Andrea topped up their wine glasses and smiled enigmatically. Humlin didn’t like the look in her eye.
‘Like what?’ Humlin repeated. ‘What is it I don’t know about my mother?’
‘Things you don’t want to know.’
‘How can I know if I want to know them or not before I know what they are?’
‘She has a job.’
Humlin stared at her.
‘What kind of a job?’
‘That’s what you don’t want to know.’
‘My mother has never worked a day in her life. She’s jumped from one ridiculous artistic endeavour to another. But she’s never held down a real job.’
‘Well, she is now.’
‘What does she do?’
‘She’s a phone sex operator.’
Humlin slowly put his wine glass down.
‘I don’t want you saying things like that about her. It’s not funny.’
‘It’s true.’
‘What’s true?’
‘She’s a phone sex operator,’ Andrea repeated.
‘She’s eighty-seven years old.’
‘I’ve heard her myself. And why can’t an eighty-seven year old woman be a phone sex operator?’
Humlin was starting to get the gnawing feeling that there was something to what Andrea was saying. He was just having trouble putting it all together.
‘What exactly does this work involve?’
‘There are ads at the back of every newspaper with phone numbers for these kinds of services. You call up to talk dirty and
hear someone moan on the other end and God only knows what else. One of your mother’s friends came up with the idea that there might be a market for older men who would want to masturbate to the sounds of women their own age.’
‘And?’
‘Well, she was right. They formed one of these services, an incorporated business, actually. It’s run by four women, the youngest of whom is eighty-three and the oldest ninety-one. As it happens, your mother is the CEO. Last year, after deductions they made a profit of four hundred and forty-five thousand kronor.’

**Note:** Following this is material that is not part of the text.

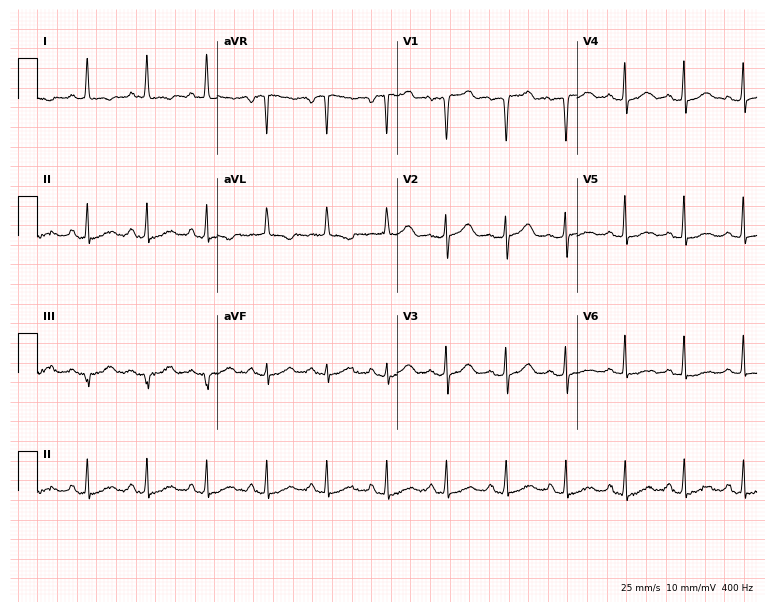
ECG — a woman, 70 years old. Labelled as a normal ECG.

‘What kind of deductions? What are you talking about?’
‘I’m just telling you that your mother spends a few hours every day making sexy sounds into the phone for money. I’ve heard her myself and she sounds very convincing.’
‘Convincing?’
‘That she’s horny. Don’t play stupid. You know what I mean. How is your book coming along?’
‘I’m going to Gothenburg next week to get things going.’
‘Good luck.’
Andrea got up and started to clear the table. Humlin stayed where he was. What Andrea had told him made him both angry and uneasy. He knew deep down that what she had said was true. He had a mother who was capable of just about anything.
*
When Humlin got on the train to Gothenburg a week later he had spent most of the time in between fielding questions from more reporters wanting to know all about the crime novel he wasn’t going to write but that was nonetheless scheduled to come out next autumn. He had also had a fight with Viktor Leander
who called him on the phone to accuse him of being a spineless plagiarist who stooped to stealing his best friend’s ideas. In exchange for the promise of total secrecy Humlin had finally managed to convince Leander that the rumour was false and no crime novel written by his hand was ever going to be published.
The man he had most wanted to speak to, Lundin, had been unreachable all week. Humlin had even called him at home in the middle of the night without receiving any answer. He had also not confronted his mother about the scandalous information he had heard. But he had forced himself to accept what Andrea had told him as the truth. One day when he was alone he had drunk two glasses of cognac and then called the number that Andrea had pointed out to him in the newspaper. The first two times he had not recognised the women’s voices, but on his third attempt he was horrified to recognise his mother’s – albeit disguised – voice on the other end. He had thrown down the receiver as if he had been bitten by it, then poured himself some additional glasses of cognac to calm his nerves.